Generated by DeepSeek V3.2| Eastern equine encephalitis | |
|---|---|
| Synonyms | Triple E, EEE |
| Caption | Transmission electron micrograph of the Eastern equine encephalitis virus. |
| Field | Infectious disease, Neurology |
| Causes | Eastern equine encephalitis virus |
| Prevention | Mosquito control, Insect repellent |
| Treatment | Supportive care |
Eastern equine encephalitis is a rare but severe arboviral disease affecting the central nervous system. It is caused by the Eastern equine encephalitis virus, a member of the Togaviridae family and Alphavirus genus. The virus is maintained in a cycle between Culiseta melanura mosquitoes and wild songbirds in freshwater hardwood swamps, with humans and horses serving as incidental, dead-end hosts. While cases are infrequent, the disease is notable for its high mortality rate and significant neurological sequelae in survivors.
The incubation period typically ranges from 4 to 10 days following the bite of an infected mosquito. Initial systemic symptoms are often sudden and severe, including high fever, chills, malai se, myalgia, and arthralgia. The illness can rapidly progress to encephalitis, marked by headache, irritability, restlessness, drowsiness, anorexia, vomiting, diarrhea, cyanosis, convulsions, and coma. Neurological signs may include neck stiffness, photophobia, and palsies. In severe cases, brain edema and increased intracranial pressure can lead to death, often within 2 to 10 days after symptom onset.
The causative agent is the Eastern equine encephalitis virus, a positive-sense, single-stranded RNA virus. The primary enzootic transmission cycle occurs between the ornithophilic mosquito Culiseta melanura and resident passerine birds in specific aquatic habitats like swamps in eastern North America. Bridge vectors such as Aedes and Coquillettidia species, which feed on both birds and mammals, are responsible for transmitting the virus to dead-end hosts like horses, alpacas, pheasants, and humans. The virus is classified as a Biosafety Level 3 agent due to its potential for aerosol transmission in laboratory settings.
Diagnosis is based on a combination of clinical presentation, epidemiological risk factors, and specialized laboratory testing. Key tests include detection of IgM antibodies in cerebrospinal fluid or serum via ELISA, which is considered diagnostic. Virus isolation from tissue, blood, or CSF can be performed in reference laboratories like the Centers for Disease Control and Prevention. PCR assays can detect viral RNA. Neuroimaging studies such as MRI may show lesions in the basal ganglia, thalamus, and brainstem, while EEG often reveals generalized slowing.

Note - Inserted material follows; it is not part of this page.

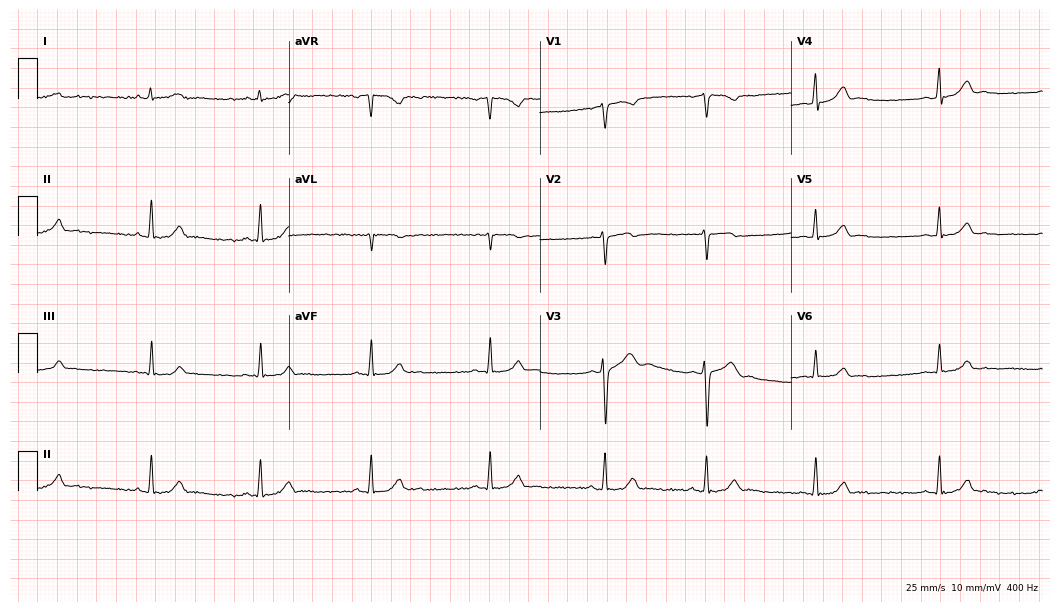
12-lead ECG from a woman, 23 years old (10.2-second recording at 400 Hz). No first-degree AV block, right bundle branch block, left bundle branch block, sinus bradycardia, atrial fibrillation or sinus tachycardia recorded for this tracing.
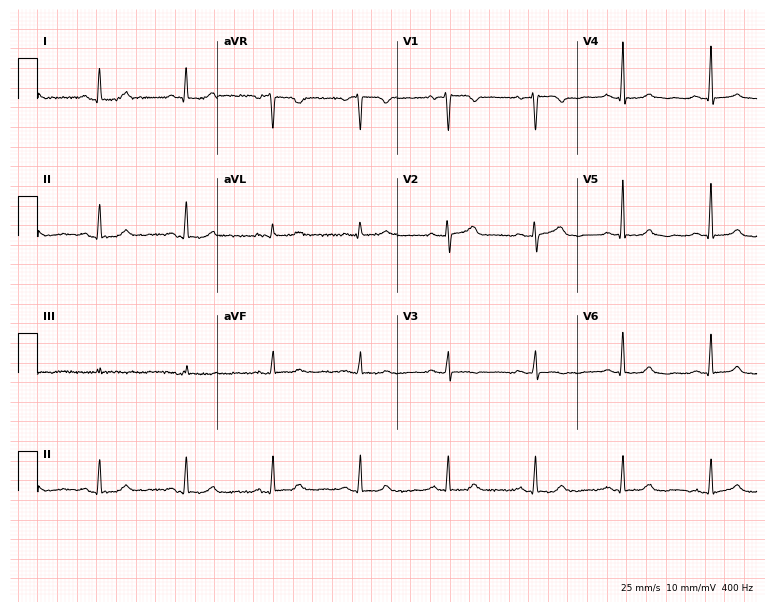
12-lead ECG from a 76-year-old female patient. Recorded interpretation: within normal limits.

Primary prevention focuses on personal protection and vector control. This includes using EPA-registered repellents containing DEET, wearing protective clothing, and ensuring homes have intact window screens. Community-level efforts involve larviciding and adulticiding programs, surveillance of mosquito populations and animal cases, and public health advisories. An effective veterinary vaccine is available for horses, which is a key component of control. There is no licensed vaccine for humans, though experimental candidates have been developed by institutions like the United States Army Medical Research Institute of Infectious Diseases.
There is no specific antiviral drug approved. Management consists entirely of supportive therapy, often in a hospital intensive care unit. This includes management of intracranial pressure, anticonvulsant therapy for seizures, respiratory support, and prevention of secondary bacterial infections. Analgesics and antipyretics are used for symptom relief. Corticosteroids and intravenous immunoglobulin have been used empirically without proven efficacy.

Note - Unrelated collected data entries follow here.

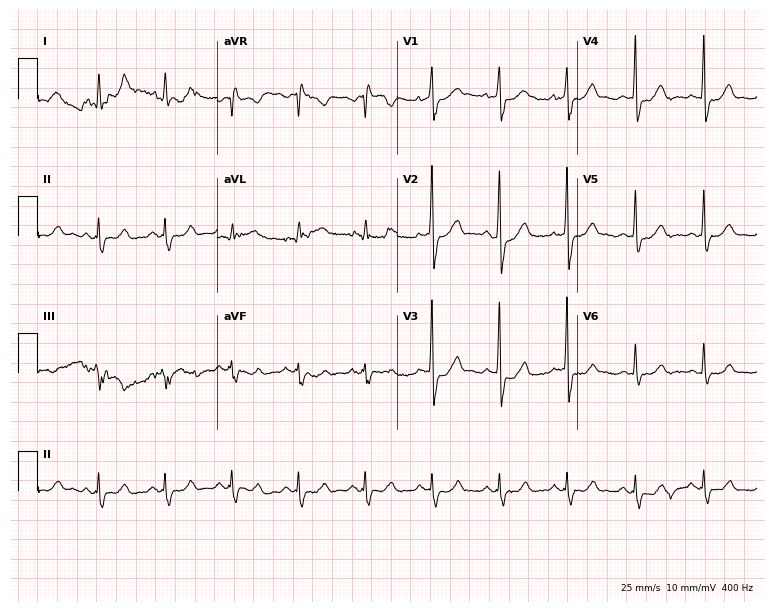
Resting 12-lead electrocardiogram. Patient: a 71-year-old male. None of these six findings is recorded: first-degree AV block, right bundle branch block, left bundle branch block, sinus bradycardia, atrial fibrillation, sinus tachycardia.
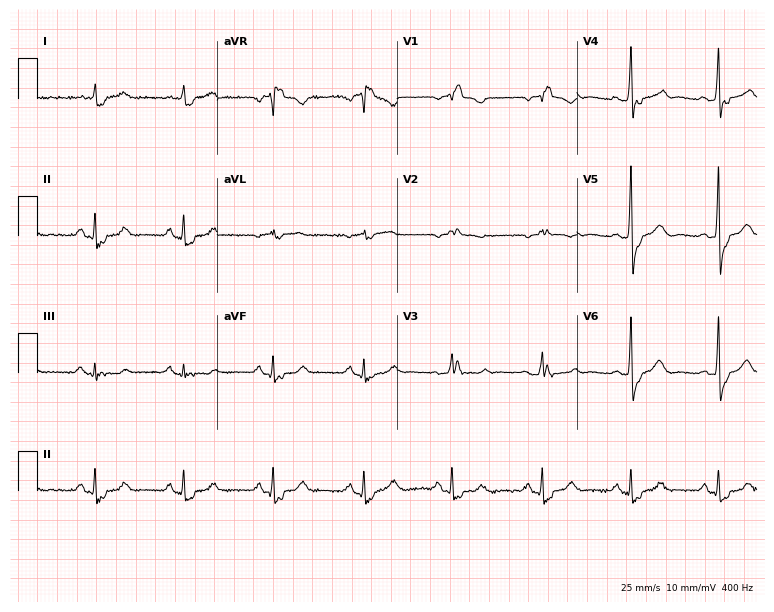
12-lead ECG (7.3-second recording at 400 Hz) from a 72-year-old male. Findings include right bundle branch block.
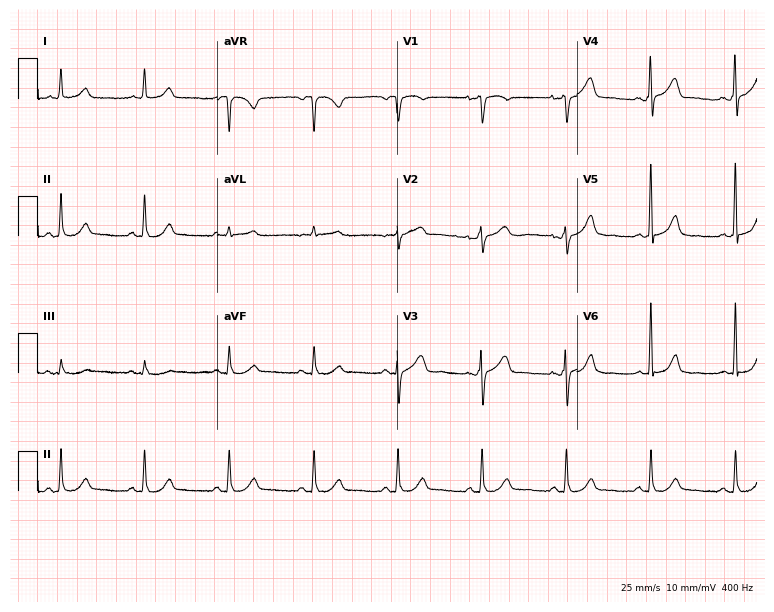
Standard 12-lead ECG recorded from a male, 76 years old. None of these six findings is recorded: first-degree AV block, right bundle branch block, left bundle branch block, sinus bradycardia, atrial fibrillation, sinus tachycardia.

The virus is endemic in freshwater swamps along the Atlantic and Gulf coasts of North America, with most human cases occurring in the Northeastern United States, particularly Massachusetts, New Jersey, Florida, and Georgia. Outbreaks typically occur in late summer and early fall. The disease is very rare in humans, with an average of about 11 reported cases annually in the United States, but it causes significant epizootics in horse and pheasant populations. The virus has also been isolated in regions like the Amazon Basin, the Caribbean, and parts of Central America.

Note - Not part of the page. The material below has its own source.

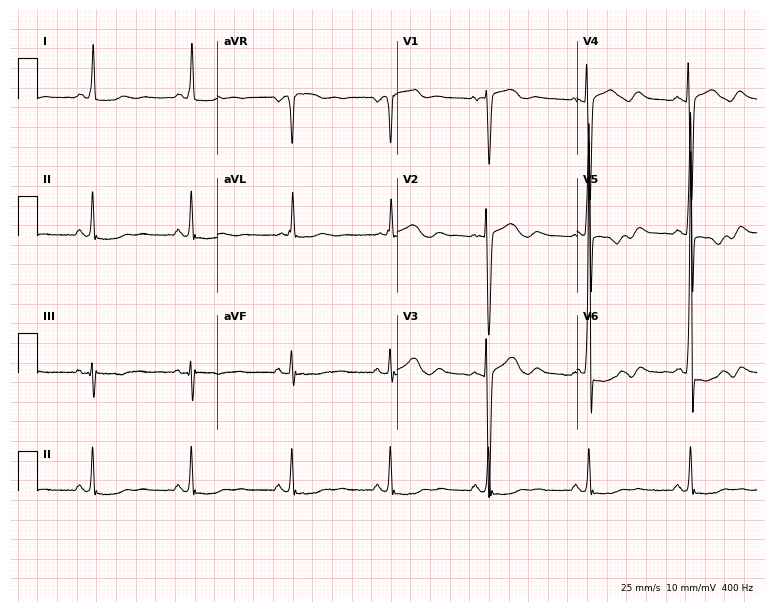
Resting 12-lead electrocardiogram. Patient: a woman, 83 years old. None of these six findings is recorded: first-degree AV block, right bundle branch block, left bundle branch block, sinus bradycardia, atrial fibrillation, sinus tachycardia. Only these six findings were labelled.
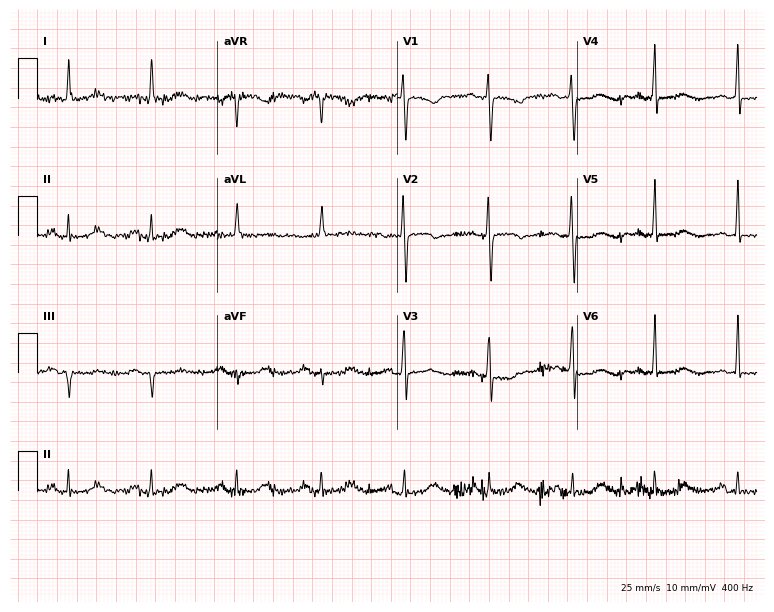
12-lead ECG from a female, 68 years old. Screened for six findings — first-degree AV block, right bundle branch block (RBBB), left bundle branch block (LBBB), sinus bradycardia, atrial fibrillation (AF), sinus tachycardia — none is recorded. Other findings, if any, are not listed.

The prognosis is poor, with one of the highest case fatality rates among arboviral diseases, estimated at approximately 30% or higher. Among survivors, a large majority suffer significant and permanent neurological damage, including intellectual impairment, personality changes, paralysis, seizure disorders, and cranial nerve deficits. Recovery is often slow and incomplete, requiring long-term neurological rehabilitation. Infants and adults over 50 years of age are at particularly high risk for severe disease and poor outcomes.